Write out the following listing's lines from the one with "À Lyon, A6 et" to the one with "F1 Test Days. Circuit de Catalunya", exactly, with both included and no others.

•••

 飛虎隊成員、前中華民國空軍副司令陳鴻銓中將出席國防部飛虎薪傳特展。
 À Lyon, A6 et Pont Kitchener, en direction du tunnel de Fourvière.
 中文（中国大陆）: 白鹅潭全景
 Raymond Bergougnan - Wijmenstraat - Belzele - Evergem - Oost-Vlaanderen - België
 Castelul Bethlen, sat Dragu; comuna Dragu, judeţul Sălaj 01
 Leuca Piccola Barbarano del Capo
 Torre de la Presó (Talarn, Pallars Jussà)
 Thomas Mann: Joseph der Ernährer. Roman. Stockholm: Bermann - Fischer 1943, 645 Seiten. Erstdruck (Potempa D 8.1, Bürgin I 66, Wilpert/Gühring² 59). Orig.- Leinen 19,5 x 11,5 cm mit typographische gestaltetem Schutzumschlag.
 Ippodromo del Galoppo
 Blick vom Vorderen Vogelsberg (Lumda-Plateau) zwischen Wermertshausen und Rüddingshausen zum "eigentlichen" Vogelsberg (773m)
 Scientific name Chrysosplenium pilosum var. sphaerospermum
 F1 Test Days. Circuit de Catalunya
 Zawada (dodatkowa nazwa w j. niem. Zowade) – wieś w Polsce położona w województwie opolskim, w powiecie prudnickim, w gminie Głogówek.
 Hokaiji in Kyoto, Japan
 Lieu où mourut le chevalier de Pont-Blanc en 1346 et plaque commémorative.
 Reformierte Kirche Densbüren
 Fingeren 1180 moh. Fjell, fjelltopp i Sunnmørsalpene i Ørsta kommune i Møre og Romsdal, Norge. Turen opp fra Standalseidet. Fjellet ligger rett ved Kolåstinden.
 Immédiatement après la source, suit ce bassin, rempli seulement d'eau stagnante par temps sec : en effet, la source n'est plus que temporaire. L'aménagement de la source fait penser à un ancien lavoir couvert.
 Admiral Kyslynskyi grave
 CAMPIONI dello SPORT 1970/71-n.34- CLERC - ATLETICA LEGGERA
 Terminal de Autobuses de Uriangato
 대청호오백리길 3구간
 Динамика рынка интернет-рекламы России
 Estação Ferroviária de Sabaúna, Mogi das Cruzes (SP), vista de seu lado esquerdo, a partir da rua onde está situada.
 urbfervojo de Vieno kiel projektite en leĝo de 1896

•••

> YOUR RESPONSE
 À Lyon, A6 et Pont Kitchener, en direction du tunnel de Fourvière.
 中文（中国大陆）: 白鹅潭全景
 Raymond Bergougnan - Wijmenstraat - Belzele - Evergem - Oost-Vlaanderen - België
 Castelul Bethlen, sat Dragu; comuna Dragu, judeţul Sălaj 01
 Leuca Piccola Barbarano del Capo
 Torre de la Presó (Talarn, Pallars Jussà)
 Thomas Mann: Joseph der Ernährer. Roman. Stockholm: Bermann - Fischer 1943, 645 Seiten. Erstdruck (Potempa D 8.1, Bürgin I 66, Wilpert/Gühring² 59). Orig.- Leinen 19,5 x 11,5 cm mit typographische gestaltetem Schutzumschlag.
 Ippodromo del Galoppo
 Blick vom Vorderen Vogelsberg (Lumda-Plateau) zwischen Wermertshausen und Rüddingshausen zum "eigentlichen" Vogelsberg (773m)
 Scientific name Chrysosplenium pilosum var. sphaerospermum
 F1 Test Days. Circuit de Catalunya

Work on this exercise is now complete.